Well tonight I start a new Bible study at church. I am really looking forward to going. I was suppose to start one this past Sunday at church for Sunday School and I didn't make it cause Scott needed me to ride with him out of town to pick up a van on the rollback so I am excited about going tonight.
I do have to admit I am steal dealing with the Loss of my Carley and babies, every day. I know that there are people who just can put it out of there minds but I can't. I guess for me they maybe my only chance of feeling babies inside my womb. I have to go to the Dr next week to see if I can try again. I have a feeling I already know the answer to that question. I have looked the WHOLE Internet over for information on a person like me carrying a baby and there isn't any. So no wonder I have the Dr's so stumped.
I know I am sounding like a broken record when I say "I WOULD LOVE TO BE NORMAL" but I would. I would give anything but not my Soul to feel "My Baby" being placed in my arms to love, hold, kiss, feed, and take home to raise. All my friends just about have children and when I go and hangout or we have get together's that is what they talk about is raising a child how hard it is, and they tell there stories of what their child has done and it just goes on and on and on. I am sitting there like a knot on a log because all I can talk about is my dogs or my husband. I have nothing in common with them any more. They all can Work, have Families, busy lives and mine consists of how thick my blood was this week, how bad is your pain, how big is your leg.
I know that God has a plan and he never gives you more than you can handle with his help but I would love a hint as to why I have a urge and a longing to be a MOTHER SO BAD when I know that it is prolly never gonna happen.
Last week was a bad week for me. I had a pity party for myself on Thursday, don't know why I was so lonely, and depressed. But on Friday I felt better I sent this LONG email to a lady that has really became like another mother to me and she just read it and didn't give me you know that "Talk" that people like to give you the one where they try to pump you up and tell you to "Think Positive". I hate that saying "Think Positive" but I know it helps a lot of people I guess I am just to fact base to be a "Think Positive" person. Maybe if "Positive" things happened to me I could be more that way.

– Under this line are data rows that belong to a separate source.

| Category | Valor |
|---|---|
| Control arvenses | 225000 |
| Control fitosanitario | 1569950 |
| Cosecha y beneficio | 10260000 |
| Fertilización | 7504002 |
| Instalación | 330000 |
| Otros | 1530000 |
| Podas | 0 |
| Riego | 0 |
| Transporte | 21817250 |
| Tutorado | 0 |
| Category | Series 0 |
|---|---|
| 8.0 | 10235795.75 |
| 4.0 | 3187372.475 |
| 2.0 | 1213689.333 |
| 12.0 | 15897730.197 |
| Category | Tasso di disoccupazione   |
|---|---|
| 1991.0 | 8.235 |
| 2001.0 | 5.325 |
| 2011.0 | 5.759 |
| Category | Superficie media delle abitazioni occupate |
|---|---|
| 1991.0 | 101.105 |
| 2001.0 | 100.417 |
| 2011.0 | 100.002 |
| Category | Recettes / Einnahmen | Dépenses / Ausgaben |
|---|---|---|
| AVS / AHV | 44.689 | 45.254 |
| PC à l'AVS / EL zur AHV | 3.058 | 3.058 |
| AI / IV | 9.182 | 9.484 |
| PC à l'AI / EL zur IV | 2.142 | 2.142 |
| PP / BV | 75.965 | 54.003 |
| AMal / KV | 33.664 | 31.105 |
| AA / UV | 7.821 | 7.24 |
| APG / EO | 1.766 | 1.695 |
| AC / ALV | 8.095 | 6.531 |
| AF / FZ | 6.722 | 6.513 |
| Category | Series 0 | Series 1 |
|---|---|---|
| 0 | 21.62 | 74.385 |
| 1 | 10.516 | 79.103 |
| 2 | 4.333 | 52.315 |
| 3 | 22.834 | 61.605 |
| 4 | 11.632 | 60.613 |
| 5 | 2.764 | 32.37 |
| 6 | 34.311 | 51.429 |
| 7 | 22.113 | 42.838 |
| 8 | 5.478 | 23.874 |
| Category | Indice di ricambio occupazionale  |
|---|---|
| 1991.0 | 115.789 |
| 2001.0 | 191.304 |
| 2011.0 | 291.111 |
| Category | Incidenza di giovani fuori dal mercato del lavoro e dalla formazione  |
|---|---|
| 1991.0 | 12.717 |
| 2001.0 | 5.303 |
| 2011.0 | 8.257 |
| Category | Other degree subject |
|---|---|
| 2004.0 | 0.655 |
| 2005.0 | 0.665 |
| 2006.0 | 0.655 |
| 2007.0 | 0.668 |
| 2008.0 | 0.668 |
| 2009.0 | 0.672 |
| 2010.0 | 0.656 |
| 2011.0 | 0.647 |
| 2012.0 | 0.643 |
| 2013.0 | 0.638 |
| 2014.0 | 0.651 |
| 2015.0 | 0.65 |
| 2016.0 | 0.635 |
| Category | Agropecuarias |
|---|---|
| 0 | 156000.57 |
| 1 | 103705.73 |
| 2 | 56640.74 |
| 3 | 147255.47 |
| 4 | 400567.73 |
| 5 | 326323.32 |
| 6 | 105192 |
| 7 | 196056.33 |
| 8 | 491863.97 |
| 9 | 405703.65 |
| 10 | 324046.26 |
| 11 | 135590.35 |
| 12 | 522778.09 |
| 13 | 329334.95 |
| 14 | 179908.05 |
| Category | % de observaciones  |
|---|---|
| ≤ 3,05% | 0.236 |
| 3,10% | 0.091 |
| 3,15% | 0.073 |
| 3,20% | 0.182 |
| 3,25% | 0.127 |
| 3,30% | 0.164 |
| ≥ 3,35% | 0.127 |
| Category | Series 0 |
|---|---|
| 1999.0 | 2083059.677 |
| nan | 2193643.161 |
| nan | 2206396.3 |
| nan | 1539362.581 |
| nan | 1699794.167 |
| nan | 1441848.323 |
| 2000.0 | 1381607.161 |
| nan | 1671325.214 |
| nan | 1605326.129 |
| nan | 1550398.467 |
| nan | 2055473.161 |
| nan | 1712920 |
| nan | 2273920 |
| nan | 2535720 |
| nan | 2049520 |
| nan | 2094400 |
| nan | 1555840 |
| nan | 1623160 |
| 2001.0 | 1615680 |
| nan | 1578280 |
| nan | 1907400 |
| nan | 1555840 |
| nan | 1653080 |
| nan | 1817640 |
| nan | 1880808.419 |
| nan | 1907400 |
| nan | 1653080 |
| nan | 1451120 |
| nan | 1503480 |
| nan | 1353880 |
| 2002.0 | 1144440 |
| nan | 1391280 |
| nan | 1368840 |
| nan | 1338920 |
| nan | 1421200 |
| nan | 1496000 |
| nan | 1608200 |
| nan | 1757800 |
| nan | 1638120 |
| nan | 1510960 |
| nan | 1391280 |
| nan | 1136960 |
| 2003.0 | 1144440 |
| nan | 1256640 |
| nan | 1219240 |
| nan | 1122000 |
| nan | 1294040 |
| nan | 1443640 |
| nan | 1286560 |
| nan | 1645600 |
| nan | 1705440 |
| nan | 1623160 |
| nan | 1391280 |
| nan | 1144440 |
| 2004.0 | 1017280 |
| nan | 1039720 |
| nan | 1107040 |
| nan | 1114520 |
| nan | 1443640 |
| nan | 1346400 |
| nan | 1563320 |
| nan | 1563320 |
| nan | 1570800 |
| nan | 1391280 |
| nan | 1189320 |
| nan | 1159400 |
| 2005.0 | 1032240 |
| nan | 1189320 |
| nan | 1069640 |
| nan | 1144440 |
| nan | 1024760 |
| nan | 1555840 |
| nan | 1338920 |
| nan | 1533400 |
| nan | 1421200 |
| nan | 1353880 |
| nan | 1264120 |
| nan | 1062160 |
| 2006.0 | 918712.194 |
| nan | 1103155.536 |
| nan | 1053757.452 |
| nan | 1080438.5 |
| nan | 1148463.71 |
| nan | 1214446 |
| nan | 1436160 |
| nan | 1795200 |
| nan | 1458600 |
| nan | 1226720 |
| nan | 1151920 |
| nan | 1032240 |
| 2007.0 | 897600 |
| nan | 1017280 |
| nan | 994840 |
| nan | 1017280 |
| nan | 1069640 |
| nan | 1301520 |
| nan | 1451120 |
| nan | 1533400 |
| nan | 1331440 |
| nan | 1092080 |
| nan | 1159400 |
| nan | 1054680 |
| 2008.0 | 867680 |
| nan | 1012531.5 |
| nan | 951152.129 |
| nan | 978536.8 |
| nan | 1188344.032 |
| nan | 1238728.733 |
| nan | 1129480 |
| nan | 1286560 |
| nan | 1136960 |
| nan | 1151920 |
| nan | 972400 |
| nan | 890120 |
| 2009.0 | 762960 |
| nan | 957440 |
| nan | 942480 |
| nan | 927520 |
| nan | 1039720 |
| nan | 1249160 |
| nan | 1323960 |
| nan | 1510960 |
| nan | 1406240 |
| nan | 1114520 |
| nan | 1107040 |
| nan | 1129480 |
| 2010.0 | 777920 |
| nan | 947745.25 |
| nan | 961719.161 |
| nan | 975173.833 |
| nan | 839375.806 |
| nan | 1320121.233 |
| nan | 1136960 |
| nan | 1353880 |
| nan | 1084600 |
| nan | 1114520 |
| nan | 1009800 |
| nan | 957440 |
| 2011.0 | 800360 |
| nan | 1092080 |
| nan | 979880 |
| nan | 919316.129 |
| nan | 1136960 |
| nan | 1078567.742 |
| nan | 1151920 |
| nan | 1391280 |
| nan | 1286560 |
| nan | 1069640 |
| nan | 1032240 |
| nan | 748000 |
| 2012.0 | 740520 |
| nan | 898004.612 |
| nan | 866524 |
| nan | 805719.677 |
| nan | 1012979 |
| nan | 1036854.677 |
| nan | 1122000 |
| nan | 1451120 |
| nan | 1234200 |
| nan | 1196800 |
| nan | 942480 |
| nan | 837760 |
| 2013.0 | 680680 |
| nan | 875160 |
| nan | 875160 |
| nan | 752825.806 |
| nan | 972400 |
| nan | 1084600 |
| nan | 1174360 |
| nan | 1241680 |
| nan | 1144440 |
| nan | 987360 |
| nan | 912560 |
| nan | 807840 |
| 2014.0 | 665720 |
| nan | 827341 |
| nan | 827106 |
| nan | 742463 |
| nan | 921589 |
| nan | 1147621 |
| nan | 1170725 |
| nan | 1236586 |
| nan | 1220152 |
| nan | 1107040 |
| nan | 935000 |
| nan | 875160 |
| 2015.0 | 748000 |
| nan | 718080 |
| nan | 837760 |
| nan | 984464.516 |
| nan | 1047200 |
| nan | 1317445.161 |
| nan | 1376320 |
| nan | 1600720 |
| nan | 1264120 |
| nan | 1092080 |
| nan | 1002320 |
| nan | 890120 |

Next Monday it will be 10 months since Carley went to heaven, and I try to just keep it to myself but I do post on my facebook as my status. The other women that I have met all send me a comment and some women who have been through it too do. But the one person that I would love to get something from never does. She doesn't even know I have a blog majority of my family and friends don't know cause I feel like they would really think I am a hateful and jealous person when in reality I am just a hurt, lonely, depressed, women who really wants a child of her own and may never get it. I guess you could say I am throwing a temper tantrum.
My Husband is taking me to the Beach this weekend. We have been together for 10 years (only married 3 years) and this is the first trip we have ever been on together. He DOESN'T like to go any where away from home, but for some reason he said we could go. Another couple has invited us to go with them. Scott is really close to the other husband going. Scott says it is his brother he never had, and I have become very close to the wife. She is someone I can talk to and tell my thoughts and I feel as if she doesn't judge me like some people do. So I am excited maybe he is taking me cause he knows that next week is gonna be hard with Monday being Carley and then on Tuesday I go and find out my fate for motherhood.
All I can do is Pray. I pray that GOD will give a chance to be a mother, a chance for Scott to be a father, my parents to be grandparents and my sister in-law to be a aunt. Everybody tells me how great of a mother I would be. I would just love the chance to show it.